K Lindel et al. Radiother Oncol. 2001 Jan.

Abstract

Background and purpose: To update and summarize the experience at the Massachusetts General Hospital of a treatment program of high-dose preoperative irradiation, surgical re-resection, and intraoperative radiation therapy (IORT) as a salvage treatment for patients with recurrent rectal or rectosigmoid carcinoma.

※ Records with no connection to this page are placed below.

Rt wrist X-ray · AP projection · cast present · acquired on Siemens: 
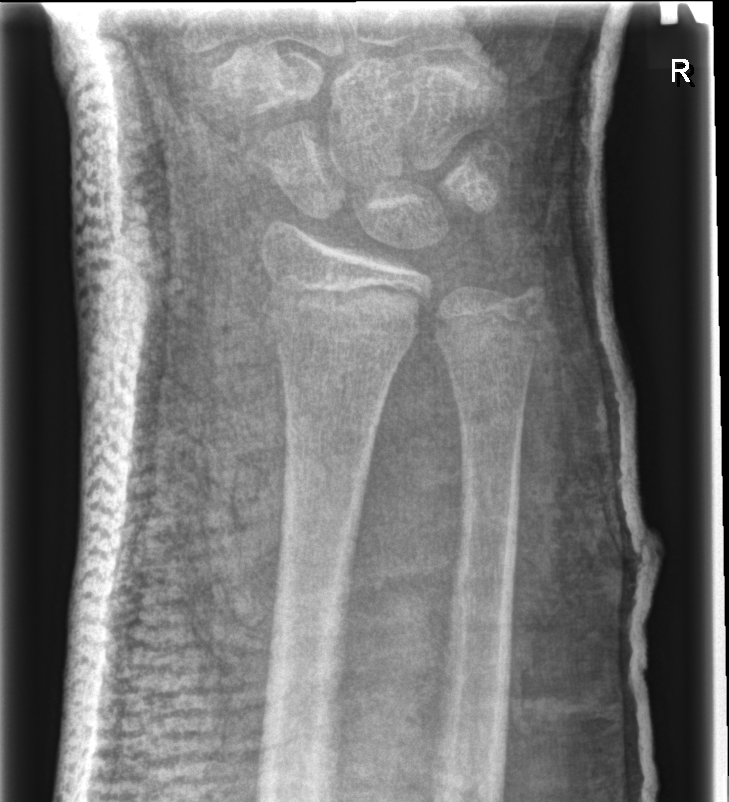
(boxes as x1,y1,x2,y2 (top-left / bottom-right, pixel units))
Fx = bbox(258, 286, 423, 365)
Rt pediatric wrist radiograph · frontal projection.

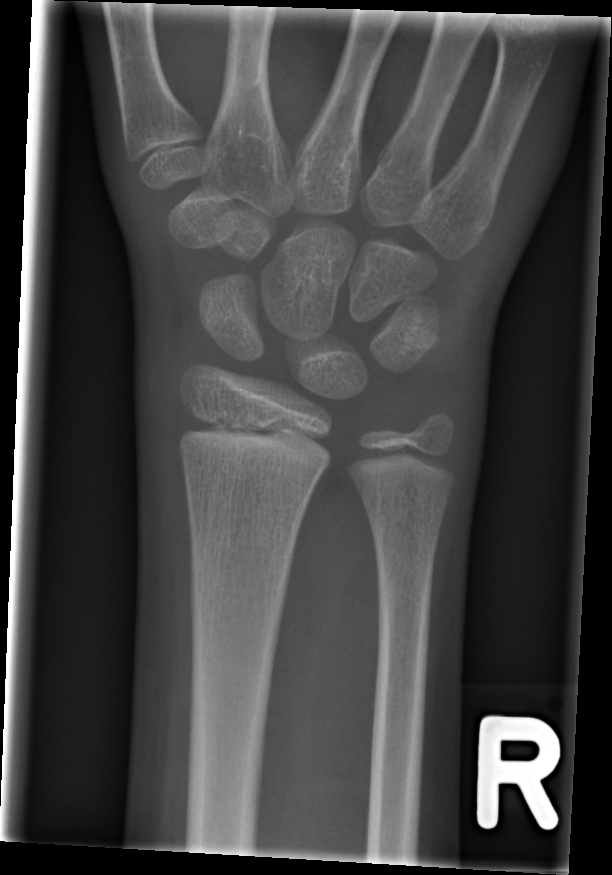

* No fracture annotation.
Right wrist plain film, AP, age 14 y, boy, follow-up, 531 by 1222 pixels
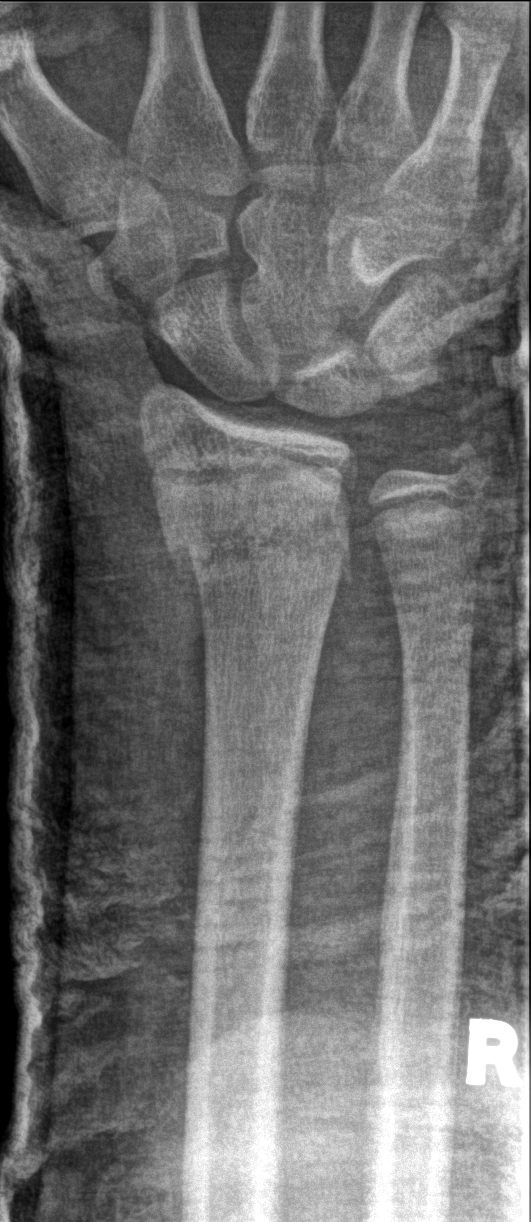 FINDINGS: (coordinates are [x1, y1, x2, y2] in image pixels) Fracture: bbox(161, 493, 362, 596), bbox(436, 432, 497, 495). Fracture classified AO/OTA 23r-M/3.1; 23u-E/7.
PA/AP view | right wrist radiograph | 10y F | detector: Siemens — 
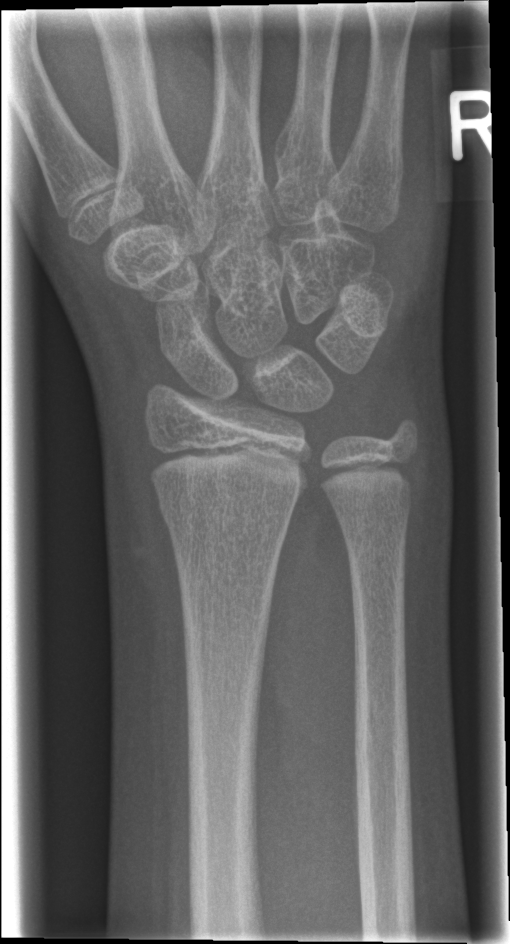

FINDINGS: (pixel coordinates, top-left origin, xyxy) Bone fracture — <155,486>-<297,542>. AO code 23r-M/2.1.
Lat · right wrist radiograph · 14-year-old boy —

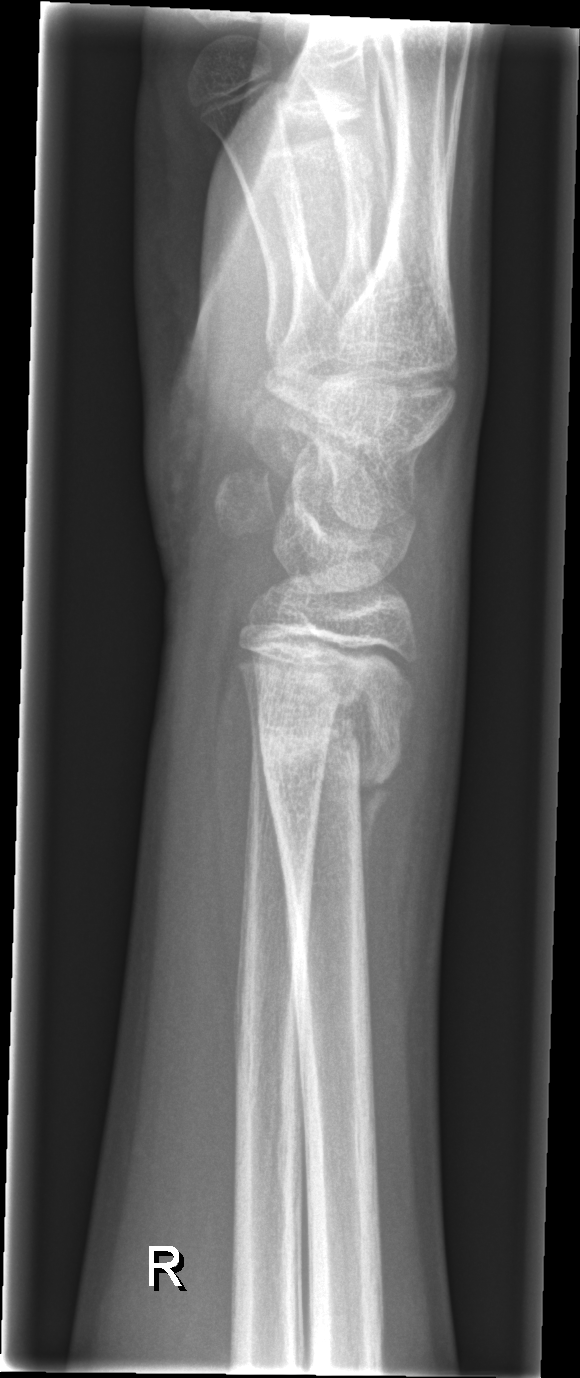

Patients and methods: From June 1978 to February 1997, the records of 69 patients with locally recurrent rectal carcinomas or rectosigmoid carcinomas without metastases referred for consideration of IORT were reviewed. Forty-nine patients received IORT and local control and disease-free survival curves were calculated using the actuarial method of Kaplan-Meier.

Results: The 5-year overall survival, local control and disease-free survival rates of 49 patients receiving IORT were 27, 35, and 20%, respectively. Thirty-four patients who underwent a macroscopic complete resection had a significantly better 5-year overall survival than the remaining 15 patients with gross residual disease (33 vs. 13%, P=0.05, log rank). For those patients, local control and disease-free survival rates were 46 and 27%, respectively. Patients with a microscopic complete resection had a superior 5-year overall survival than partially resected patients (40 vs. 14%, P=0.0001, log rank). Chemotherapy had no significant influence on overall or disease-free survival.

Conclusion: The current analysis shows the importance of a microscopic complete resection in a multi-modality approach with IORT for survival and local control. Salvage is rare for patients undergoing subtotal resection.